In our opinion the distinction cannot be maintained. marshal or deputy marshal of the United States is, it is true, not an officer appointed under a revenue law; but when engaged officially in lawful attempts to enforce a revenue law, by the arrest of persons accused of offences against it, he is an officer acting under the authority of that law; for it is that law under which is issued the process, which constitutes his authority for his official action. There is, indeed, the general law, prescribing the nature of his duties, which requires him faithfully to execute all lawful process placed in his hands for that purpose; but when process, issued under a particular law, is lawfully issued to him for service, in executing it, he is acting under the authority of that law, without which the process would not be valid. It is that law which he would be compelled to rely on as his justification if he was sued as a trespasser for executing the process issued for its enforcement. And the protection which the law thus furnishes to the marshal and his deputy, also shields all who lawfully assist him in the performance of his official duty. It is not questioned that Davis was acting in that capacity. It is true, he was a noncommissioned officer in the army, detailed as a guard in aid of the marshal, and acting as one of his posse comitatus; but this was before such service became unlawful by the passage of the fifteenth section of the act of June 18, 1878, c. 263. Sup. Rev. Stat. 361.

The prosecution against Davis was removed into the Circuit Court in strict compliance with the statute. His petition set out the necessary facts showing that the homicide which was

charged against him as a crime took place while he was in discharge of his official duty; it was verified, and certified as required by law.
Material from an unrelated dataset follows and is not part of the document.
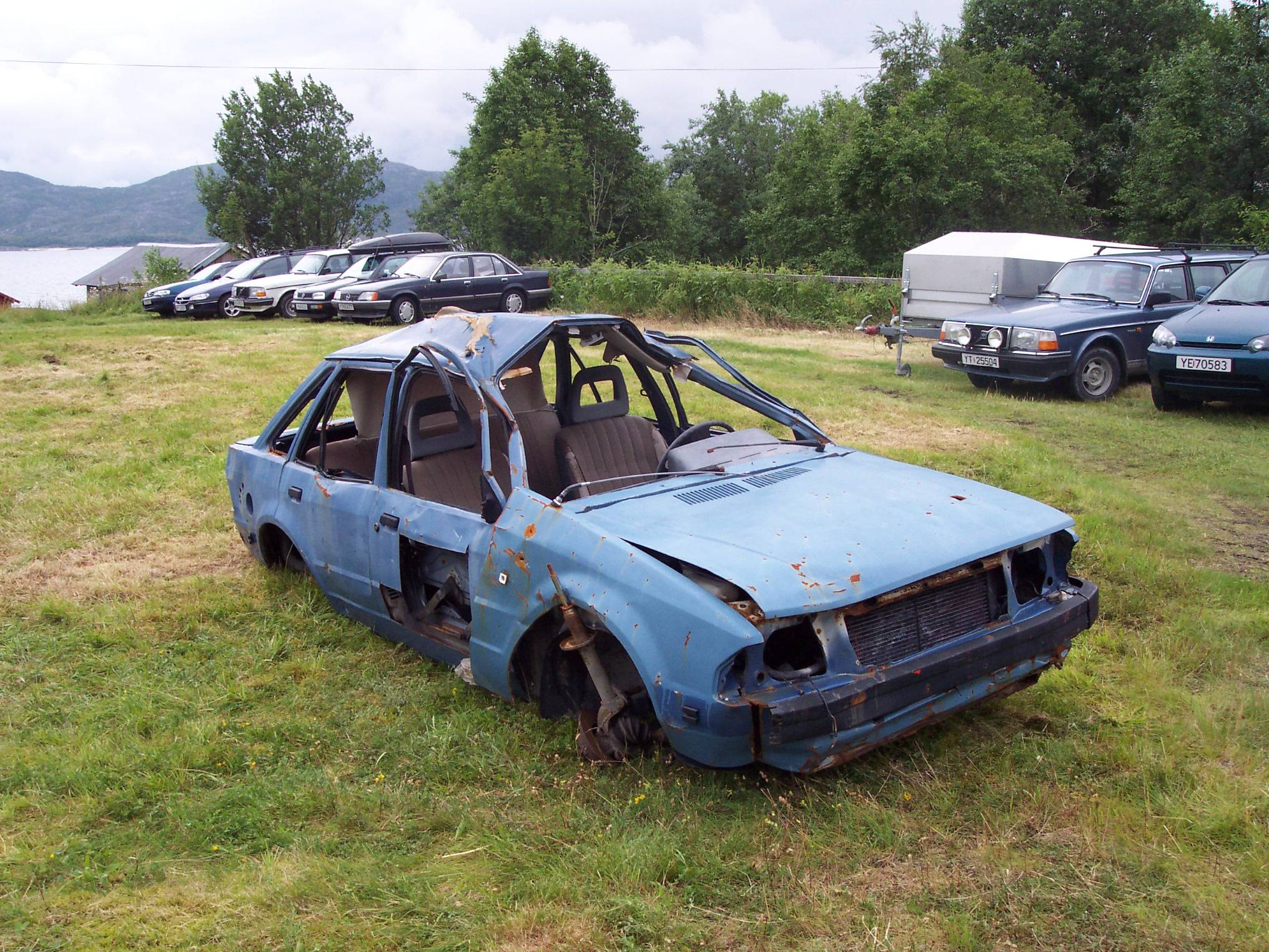 Et bilvrak
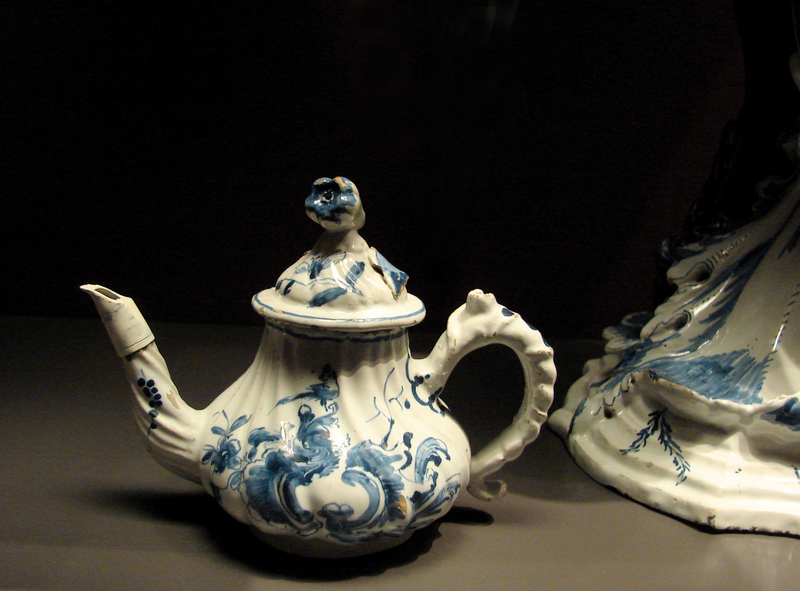 Fajance i udpræget rokoko fra Herrebøfabrikken (Herreböe Fajancefabrik) i Norge, 1700-tallet, Nationalmuséet i København

The writ of habeas corpus cum causa, which was issued upon it, was the writ prescribed by the act of Congress in cases of that description, a duplicate of which it requires shall be delivered to the clerk of the State court; and thereupon the statute declares that it shall be the duty of the State court to stay all further proceedings in the cause, and the prosecution, upon delivery of such process, shall be held to be removed to the Circuit Court, and any further proceedings, trial, or judgment therein in the State court shall be void.

When, by virtue of the writ of habeas corpus, the prisoner was taken into the custody of the marshal, the jurisdiction of the Circuit Court of the United States of his person and of the indictment against him was completely vested, and that of the State courts ceased altogether. The recognizance was an incident, and followed the principal case. The obligation to appear was transferred with the cause, and he was no longer bound to answer in the court of original jurisdiction. It would have been unlawful for his bail to have surrendered him to that tribunal. They were consequently discharged from the obligation of the recognizance, so far as it required them to do so, or to answer for the default. There was, consequently, no breach of the bail bond in not appearing in the State court, and all proceedings to forfeit it and render judgment upon it against the sureties were coram non judice and void. The right to proceed upon it at all against him or them passed from the State court with the transfer of its jurisdiction over the person of the prisoner and the indictment against him.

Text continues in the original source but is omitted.